En agosto de 2011 el Papa Benedicto XVI visitó Madrid con motivo de la XXVI Jornada Mundial de la Juventud, un encuentro católico que se celebra cada tres años. Varios cientos de miles de jóvenes procedentes de todo el mundo convivieron varios días bajo un sol abrasador. Un amigo médico que trabaja en el servicio de urgencias de un hospital madrileño me contó que esa semana se agotaron las pastillas anticonceptivas postcoitales en toda la ciudad y fue necesario pedir suministros extra a Barcelona. En realidad, era una situación completamente previsible. ¿Qué pensaban los organizadores de la Jornada Mundial de la Juventud que iba a ocurrir si reunían a una muchedumbre de adolescentes ociosos, ligeros de ropa y reticentes al uso de preservativos?

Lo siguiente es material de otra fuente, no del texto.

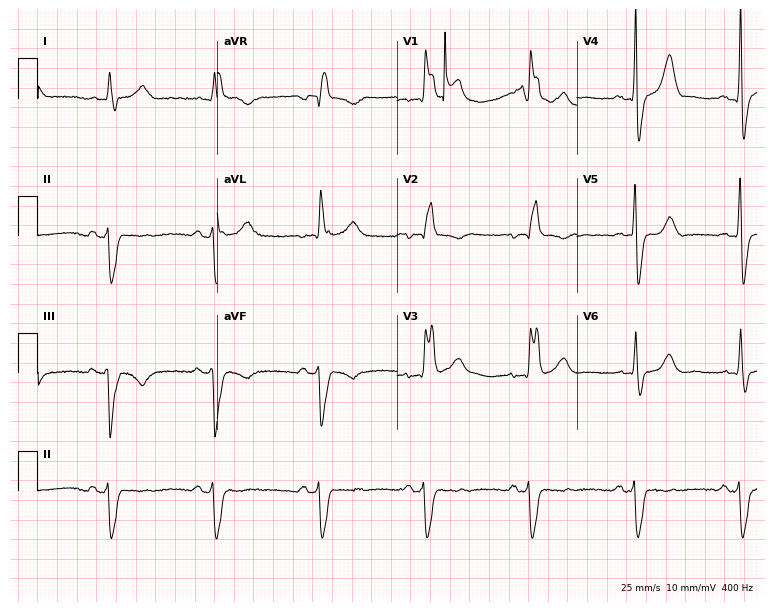
Standard 12-lead ECG recorded from a 50-year-old male. The tracing shows right bundle branch block.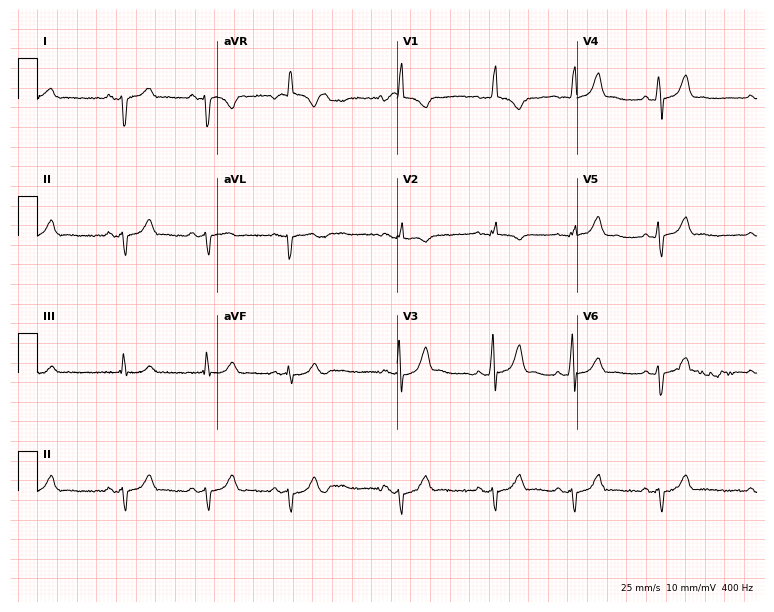
12-lead ECG from a woman, 22 years old. Screened for six findings — first-degree AV block, right bundle branch block (RBBB), left bundle branch block (LBBB), sinus bradycardia, atrial fibrillation (AF), sinus tachycardia — none is recorded.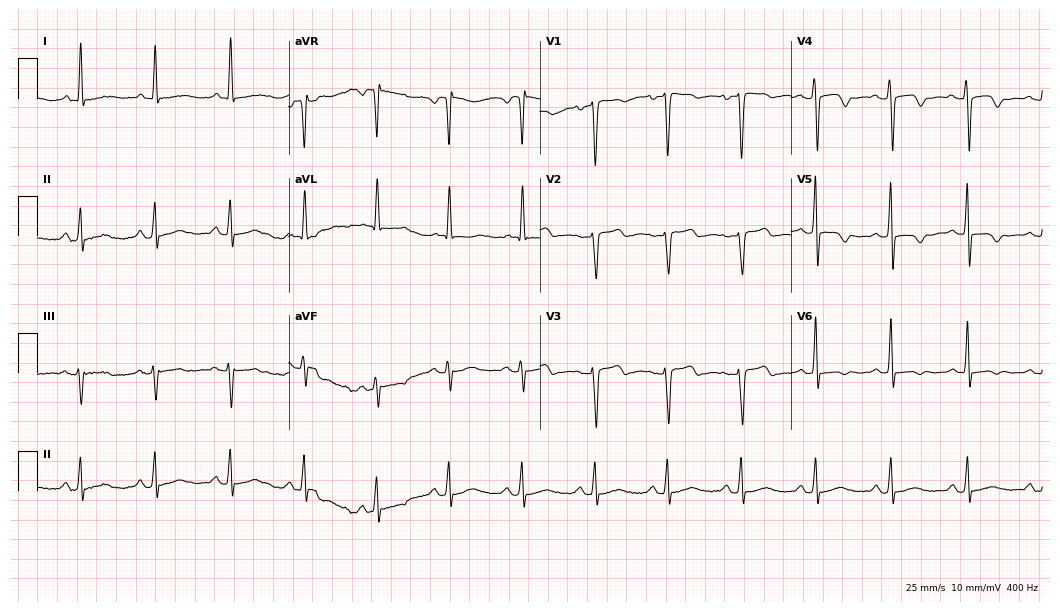
Standard 12-lead ECG recorded from a female, 64 years old. None of these six findings is recorded: first-degree AV block, right bundle branch block, left bundle branch block, sinus bradycardia, atrial fibrillation, sinus tachycardia.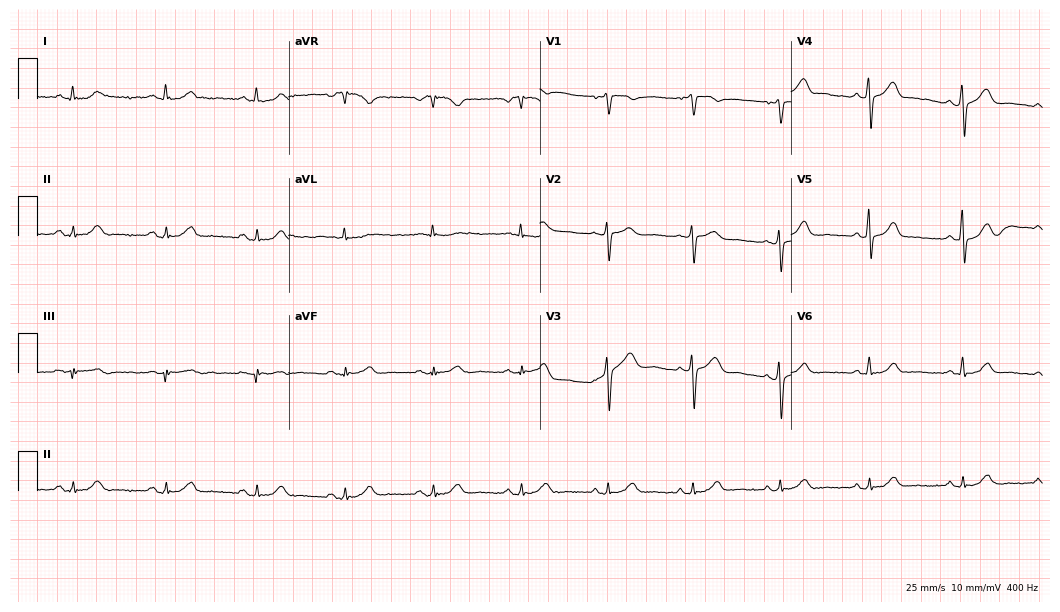
ECG — a 64-year-old male patient. Labelled as a normal ECG.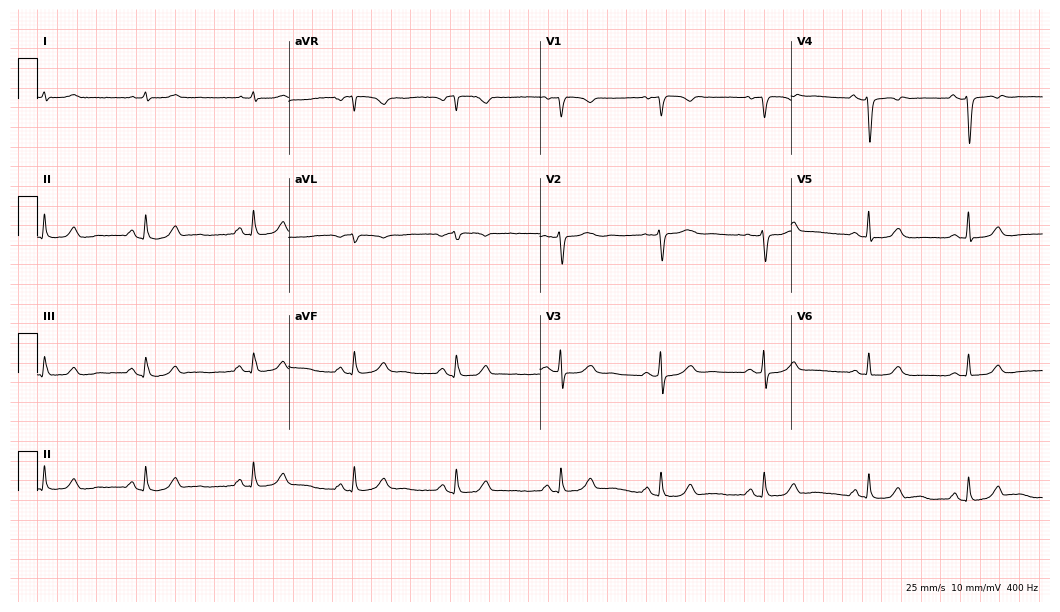
Resting 12-lead electrocardiogram (10.2-second recording at 400 Hz). Patient: a woman, 55 years old. None of these six findings is recorded: first-degree AV block, right bundle branch block, left bundle branch block, sinus bradycardia, atrial fibrillation, sinus tachycardia.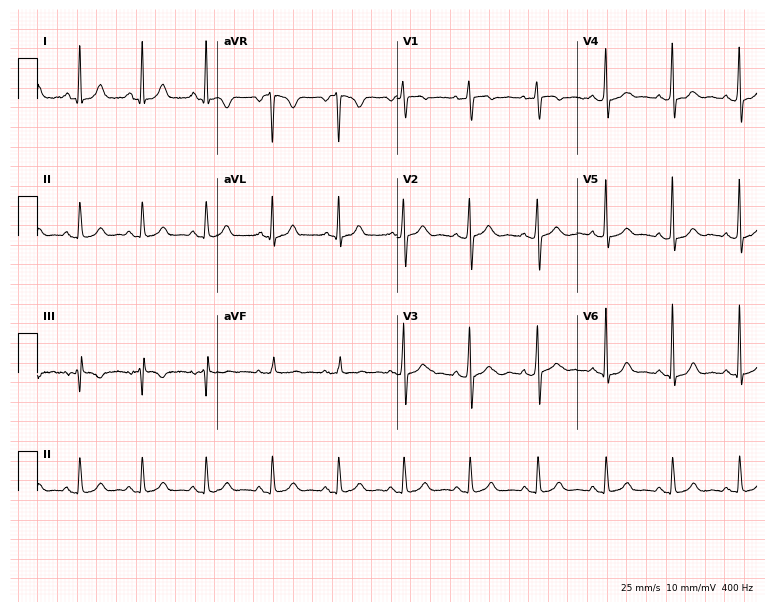
12-lead ECG from a female patient, 24 years old (7.3-second recording at 400 Hz). Recorded interpretation: within normal limits.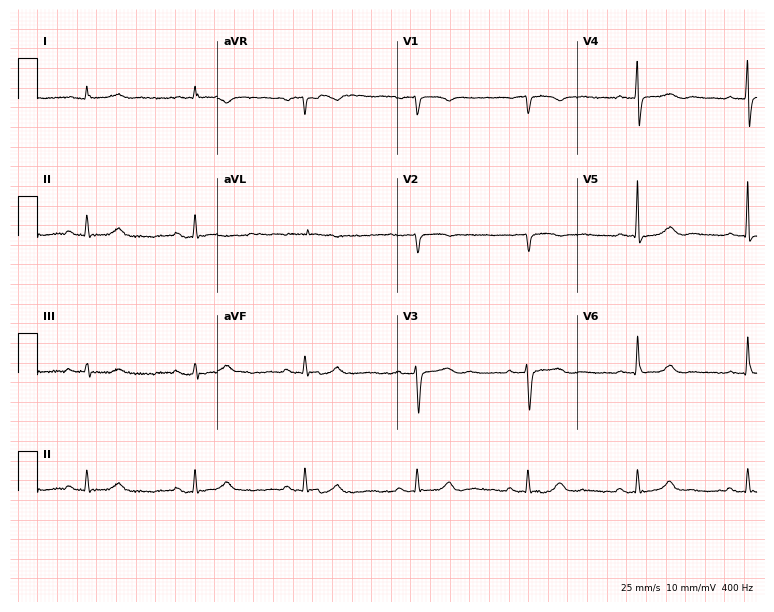
12-lead ECG from a 77-year-old man. Recorded interpretation: within normal limits.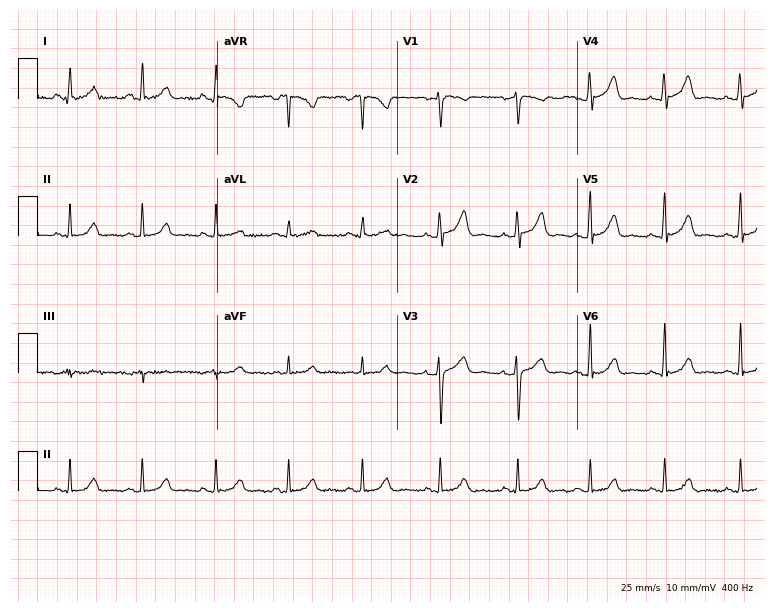
12-lead ECG from a 22-year-old female. Labelled as a normal ECG.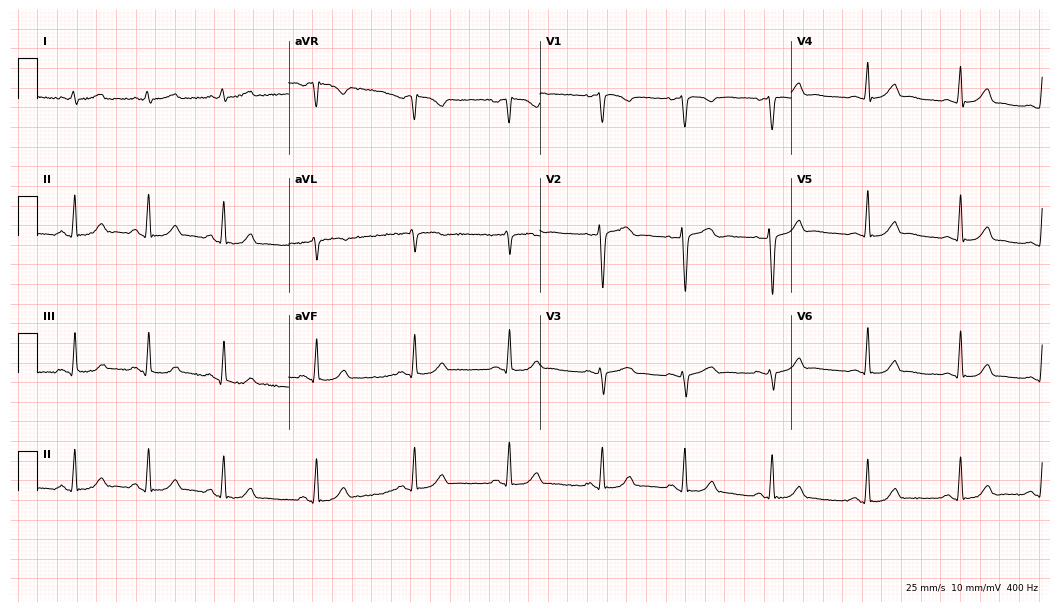
Electrocardiogram (10.2-second recording at 400 Hz), a woman, 33 years old. Overall reading on record: normal ECG.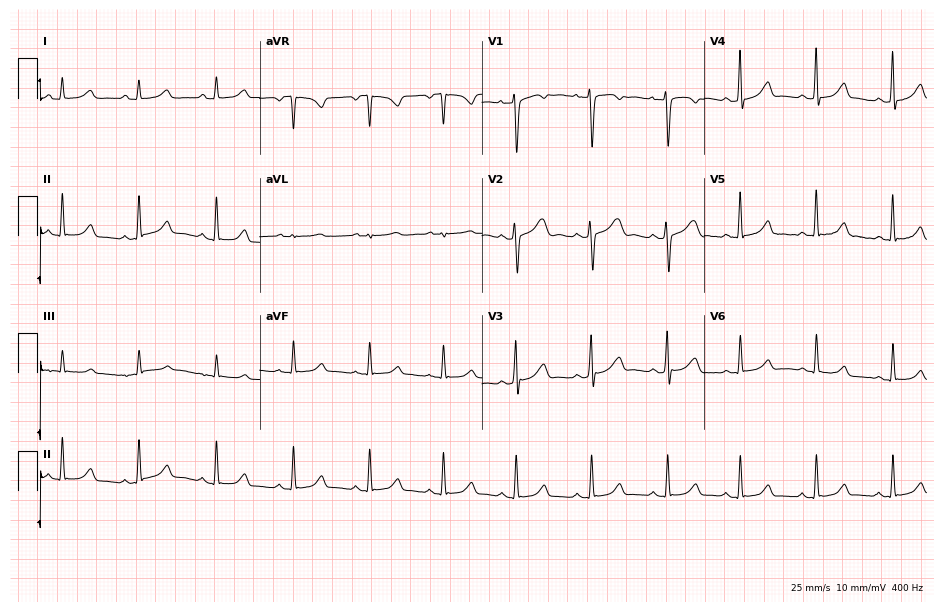
Electrocardiogram, a female, 17 years old. Overall reading on record: normal ECG.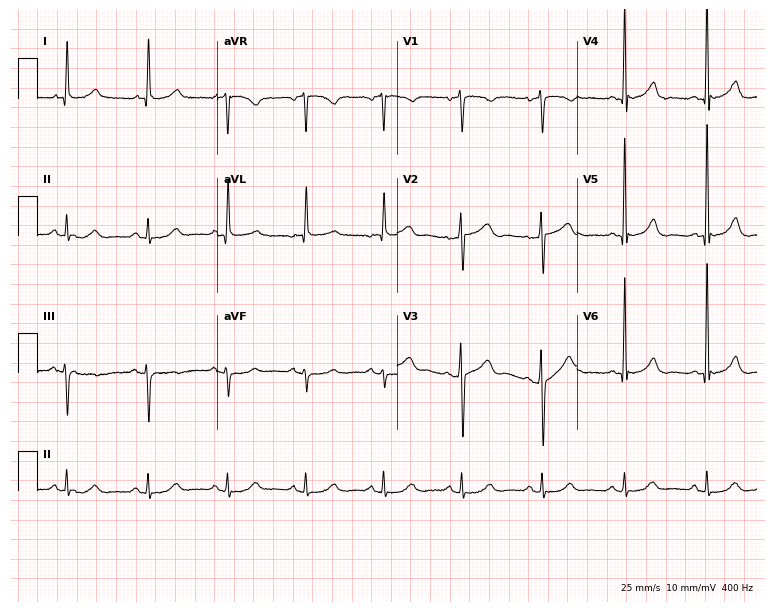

Desde el punto de vista de 2023, los proyectos ciberutópicos de principios de siglo suenan tan insensatos como la esperanza de que miles de jóvenes al borde de una sobredosis hormonal se comporten como monjes zen. Hoy vemos Internet, las redes sociales y todo el ecosistema digital con un profundo desencanto. Nos parece poco menos que una distopía nihilista de ira, vacuidad, resentimiento, agresividad, y falsedad. Pero, ¿qué pensábamos exactamente que iba a pasar al poner en contacto en un espacio digital anónimo a individuos sin un proyecto de vida en común ni herramientas deliberativas y entregábamos el control de sus interacciones a algoritmos diseñados para pelear por su atención y monetarizarla?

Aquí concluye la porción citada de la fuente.